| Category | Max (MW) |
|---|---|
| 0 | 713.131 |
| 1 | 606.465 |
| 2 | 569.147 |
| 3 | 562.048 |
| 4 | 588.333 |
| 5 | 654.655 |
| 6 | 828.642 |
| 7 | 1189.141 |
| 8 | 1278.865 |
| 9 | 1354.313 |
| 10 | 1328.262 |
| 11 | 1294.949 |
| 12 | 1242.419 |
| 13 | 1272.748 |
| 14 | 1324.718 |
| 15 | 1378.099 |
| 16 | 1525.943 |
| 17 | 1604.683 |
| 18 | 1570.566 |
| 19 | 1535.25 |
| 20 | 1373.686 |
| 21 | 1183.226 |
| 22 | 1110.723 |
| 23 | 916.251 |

________

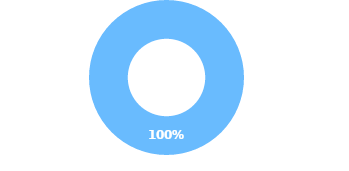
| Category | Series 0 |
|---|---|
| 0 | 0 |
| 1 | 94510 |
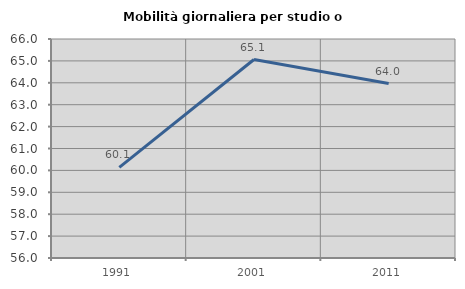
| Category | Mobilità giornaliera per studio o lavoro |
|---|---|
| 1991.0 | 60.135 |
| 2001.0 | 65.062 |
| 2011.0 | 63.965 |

________

§ **Work request**:
Above are the lines; repeat exactly the ones from the line containing "15 | 1378.099 |" down to the line containing "23 | 916.251 |", both inclusive.

§ **Finished task**:
| 15 | 1378.099 |
| 16 | 1525.943 |
| 17 | 1604.683 |
| 18 | 1570.566 |
| 19 | 1535.25 |
| 20 | 1373.686 |
| 21 | 1183.226 |
| 22 | 1110.723 |
| 23 | 916.251 |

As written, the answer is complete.